Biology Year 11 - Module 4 - Lesson 10
Ecological Sampling — Quadrats, Transects and Mark-Recapture
1. Key Ideas
In 2017, CSIRO scientists published an estimate: Australia is home to between 2.1 and 6.3 million feral cats. But cats hide. They are nocturnal, territorial, and avoid humans. No one counted every cat. Instead, scientists used cameras, statistical models, and mark-recapture methods to estimate what cannot be directly observed. This lesson teaches you the same techniques ecologists use to measure the invisible.
- Key facts and terms for Ecological Sampling — Quadrats, Transects and Mark-Recapture
- How the main ideas in Ecological Sampling — Quadrats, Transects and Mark-Recapture connect
2. Success Criteria
By the end, you should be able to:
- Key facts and terms for Ecological Sampling — Quadrats, Transects and Mark-Recapture
- Where this lesson fits in Module 4
- How the main ideas in Ecological Sampling — Quadrats, Transects and Mark-Recapture connect
3. Key Terms
4. Activity: Build the Lesson Map
Use the lesson to complete the table. Keep answers brief but specific.
| Prompt | Your answer |
|---|---|
| Main concept | |
| Important example | |
| Common mistake to avoid | |
| How this links to the next lesson |
5. Short Answer Questions
1. Q1. A national park covers 5,000 hectares.

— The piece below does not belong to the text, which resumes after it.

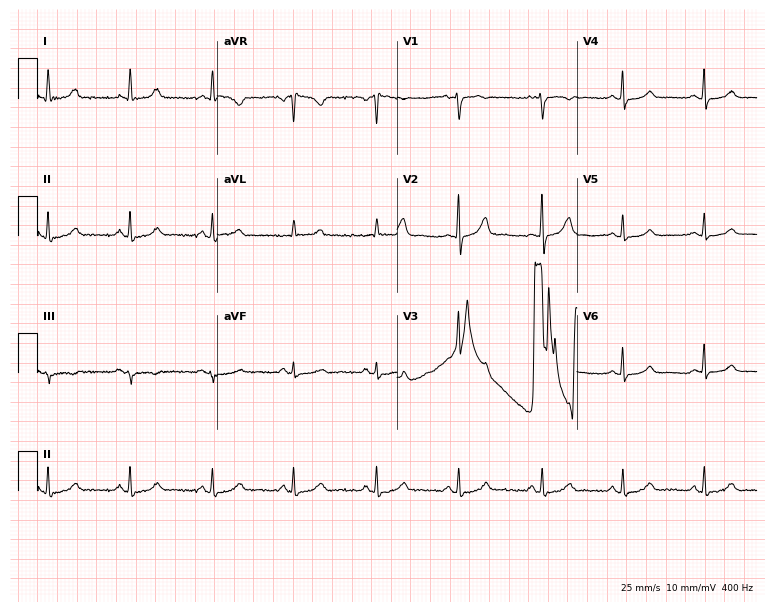
ECG — a female patient, 60 years old. Screened for six findings — first-degree AV block, right bundle branch block (RBBB), left bundle branch block (LBBB), sinus bradycardia, atrial fibrillation (AF), sinus tachycardia — none is recorded.

Rangers need to know how many brushtail possums live there. The possums are nocturnal, tree-dwelling, and hide in hollows during the day. Describe two methods you could use to estimate the population, and explain why you cannot simply walk through the park and count every individual.
2. Q2. Scientists place a 1 m×1 m quadrat randomly in a grassland and count 8 kangaroo grass plants inside it. There are 200 such quadrats that could fit across the entire field. Predict whether simply multiplying 8 × 200 gives an accurate population estimate. What could go wrong with this approach?

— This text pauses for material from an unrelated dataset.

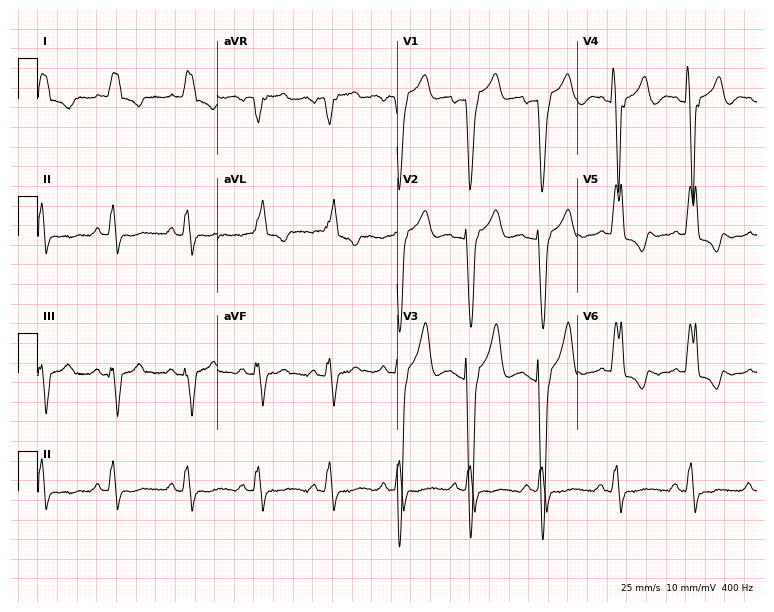
Standard 12-lead ECG recorded from an 84-year-old female patient (7.3-second recording at 400 Hz). The tracing shows left bundle branch block (LBBB).

3. Q1. A national park covers 5,000 hectares. Rangers need to know how many brushtail possums live there. The possums are nocturnal, tree-dwelling, and hide in hollows during the day. Describe two methods you could use to estimate the population, and explain why you cannot simply walk through the park and count every individual.
6. Extend: Apply the Idea
A student gives a memorised answer about Ecological Sampling — Quadrats, Transects and Mark-Recapture but does not use evidence or reasoning.

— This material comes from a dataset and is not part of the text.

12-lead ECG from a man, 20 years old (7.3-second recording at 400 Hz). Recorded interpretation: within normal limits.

Improve the answer by writing a stronger response that uses accurate terminology, a relevant example and a clear explanation.
7. Multiple Choice
1. What is the best first step when answering a question about Ecological Sampling — Quadrats, Transects and Mark-Recapture?
A. Identify the key concept being tested
B. Write every fact from memory
C. Ignore the command word
D. Skip examples and evidence
2. Which answer would show stronger understanding of Ecological Sampling — Quadrats, Transects and Mark-Recapture?
A. An answer with accurate terms and reasoning
B. A copied definition only
C. A single-word response
D. An answer with no example
3. What should you do if a question asks you to explain?
A. Link the idea to a reason or cause
B. List unrelated facts
C. Only draw a diagram
D. Write the shortest possible answer
8. Success Criteria Proof
Finish with evidence that you can do each success criterion.